It's sad to say but this is the only way to get a decently powerful desktop Mac right now (that's not using server grade Xenon chips, I don't need ECC).

One thing that's unfortunate though (about a Hackintosh) I think about to change (maybe already has) is the use of a R9 280x due to driver issues in OS X (i.e. there are no drivers for newer GPUs). I think now you can use, or soon will be able to, Pascal based GPUs which would great for deep learning/CUDA. It's a shame Apple has been relentless in their quest to ship inferior GPUs in Macs.

The biggest beef I have with this Touchbar MBP I've got is the GPU is pretty crap compared to NVidia's offerings-- and I think it's somewhere that Apple could dominate. Sure it'd take partnering with GPU manufacturers, innovation, and money in the space but that's exactly what the Mac needs right now and Apple is fully capable of... or someone's god forbid sacrificing a small bit of portability for the power.

I really want to love the mac but outside of iOS development I don't have much of a reason to run it these days. Windows + Linux subystem is pretty great, or just booting directly into Linux.

To be honest developing in native Linux lately has been wonderful, it's incredibly fast, driver support is pretty damn good, and desktop is attractive enough.

I even have Thunderbolt 3 ports on my desktop which have been good, I just wish VNC clients were faster so I could network-in my Macbook Pro's screen better. The latency even over thunderbolt three is pretty atrocious.

Edit: Just so I don't SPAM another comment, as the nice folks below have pointed out... PASCAL is supported. Upvoted you all because I'm so happy. Gonna get my hackintosh back in action tomorrow.

Edit 2: I'd also like to say NVMe is mind blowingly fast on the desktop I've got and something sorely lacking from Apple's offering adding another downside to the current Mac desktops.

Edit 3: Cleared up note about thunderbolt 3 and VNC.

Mac OS "as it's now called" is a compelling offering because of third party commercial software support including Microsoft and Adobe. Linux is great for some developers who work with stacks that live entirely in Linux. There are still some things though that it doesn't stack up well against like the software available for Windows or Mac.

As someone who does front end graphic work to mockup apps before building them as part of my workflow I couldn't see myself switching off Mac OS unless Microsoft drops the registry, replaces NTFS, stops with the spyware being built in, disables the forced updates and finally goes with one UI/UX for everything.

Drops the registry? What does that even mean?

The Registry is the centralised configuration store which Windows introduced in Windows 95. Lots of people still don't like it.

...because it's an impenetrable tangle of GUIDs, deep hierarchies, and keys left behind by apps long uninstalled.

The last time I opened regedit was 2014.

No, that's not true--I did once in 2015 to make a game written in 1998 work.

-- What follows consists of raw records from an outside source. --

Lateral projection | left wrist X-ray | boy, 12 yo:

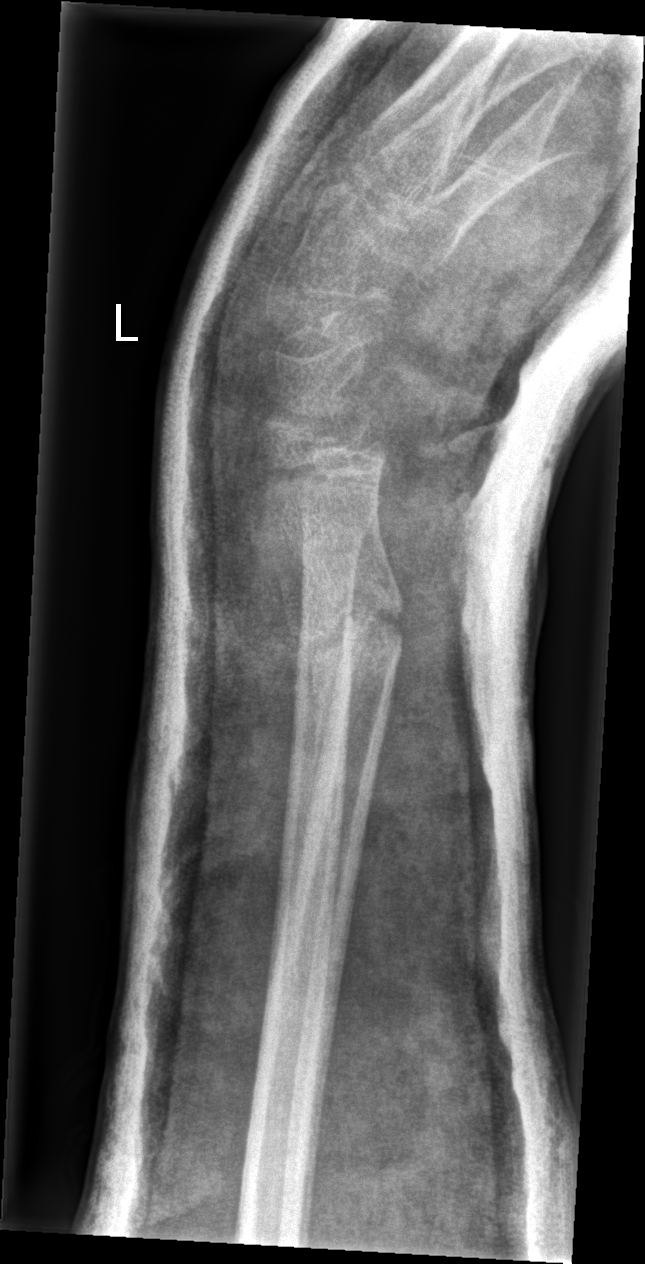

Periosteal new bone — 262 495 348 827. Fx — 281 567 411 697. Osteopenic. AO/OTA classification: 23r-M/3.1; 23u-M/2.1.
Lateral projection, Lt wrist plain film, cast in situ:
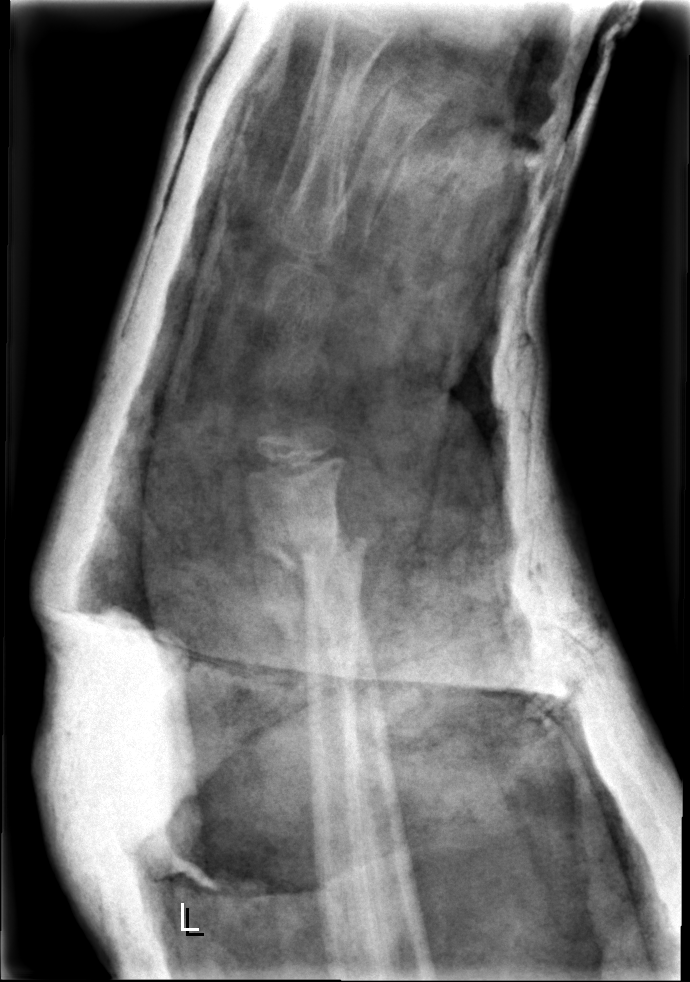 Fracture: bbox(251, 521, 372, 576).
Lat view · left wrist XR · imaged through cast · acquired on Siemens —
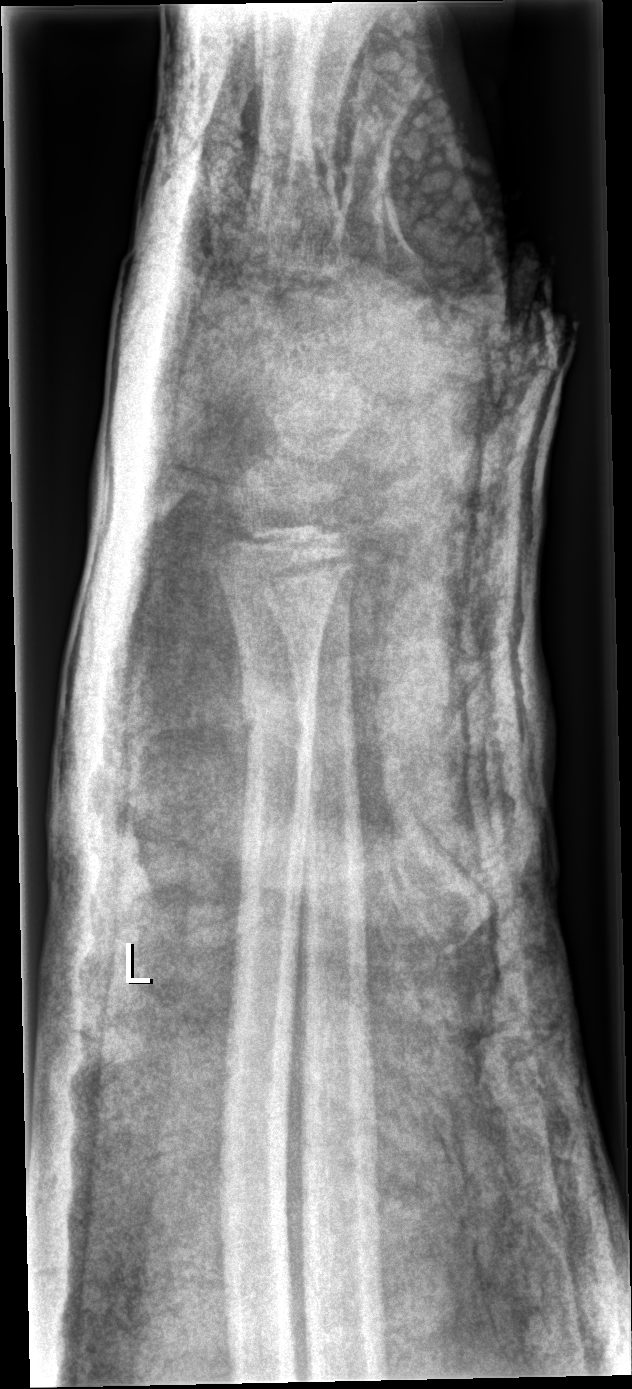
{
  "fracture": "(231, 663, 327, 754)",
  "ao": "23-M/2.1"
}

I think we can lay this one to rest.

Capslock as Ctrl? That's a regedit.

Copying putty settings from one host to another? That's a regedit.

(Semi-) permanently disabling live scans from Windows Defender? That's a regedit.

I use SharpKeys to automate the keymapping process on Windows.

https://github.com/randyrants/sharpkeys

One of the first things I install on any new system. Gotta have my Caps Lock->Escape.